Reversibility matters more than ratio. A 3x compression you can undo beats a 10x compression you can’t. When the model needs detail later, you want the option to restore it.
Graph operations are fast enough. I worried that maintaining a proper graph structure would add latency. In practice, the operations are sub-millisecond. The bottleneck is always the LLM call, never the context management.
Current State
ContextEngine is open source with five packages:
- context-core: Graph, entities, semantic index, token budget (358 tests)
- context-compression: Pipeline with 9 strategies (311 tests)
- context-memory: Storage backends, tiered storage (307 tests)
- context-tools: Tool caching and patterns (283 tests)

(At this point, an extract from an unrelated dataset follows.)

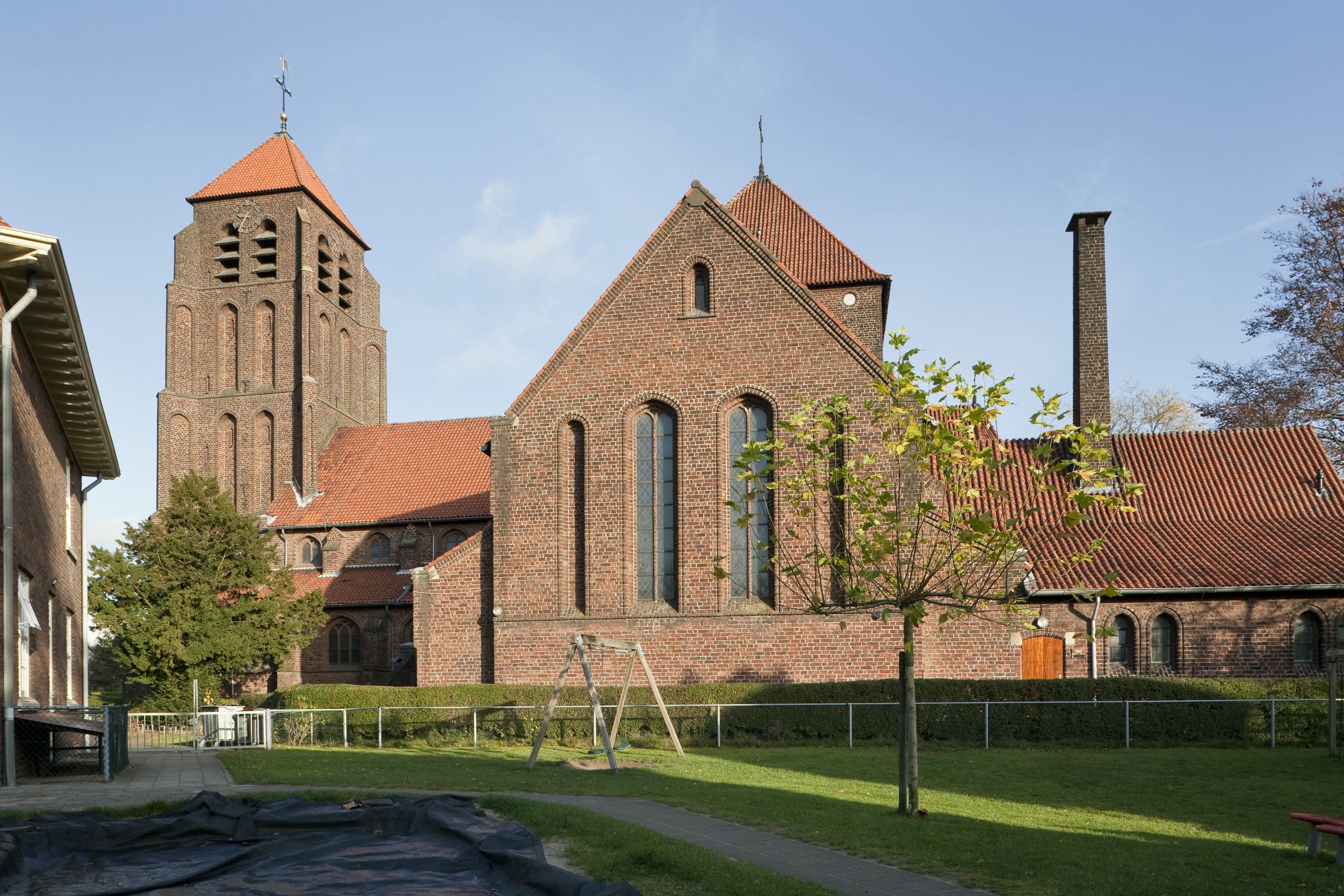 O.L. Vrouw ten Hemelopneming: Overzicht linkergedeelte van de zuidgevel van de kerk met de kerktoren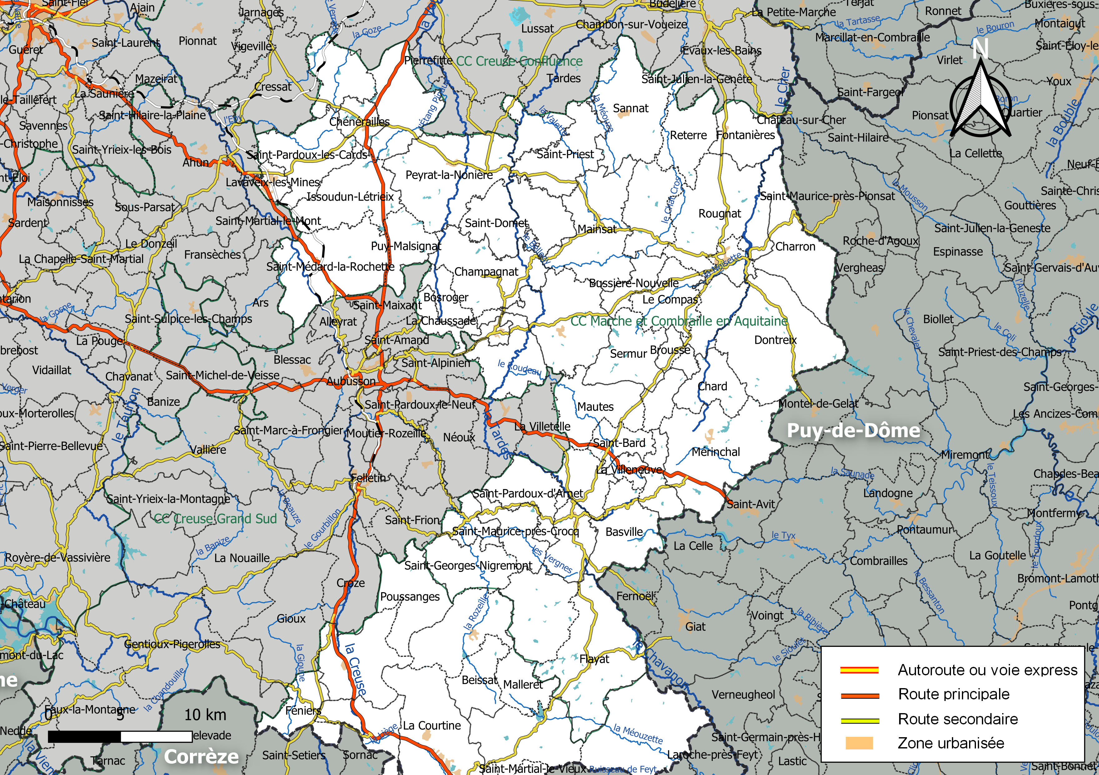 Carte géographique de la Communauté de communes Marche et Combraille en Aquitaine, département de la Creuse, France. Composition au 1er janvier 2019.

- context-observe: OpenTelemetry tracing, metrics
Phase 4 (multi-agent coordination) is planned but not started. The foundation is solid enough to use today.
Try It
uv add context-core context-compression
from context_core import ContextGraph, TokenBudget
from context_compression import CompressionPipeline
graph = ContextGraph(session_id="my-session")
# ... add nodes ...
budget = TokenBudget(total_tokens=100_000)
if budget.allocate("context", graph.total_tokens).needs_compression:
CompressionPipeline().compress(graph)
The full code is at github.com/Sean-Koval/context-engineering. Contributions welcome—especially on the multi-agent coordination layer.
Context is too valuable to waste on naive string concatenation.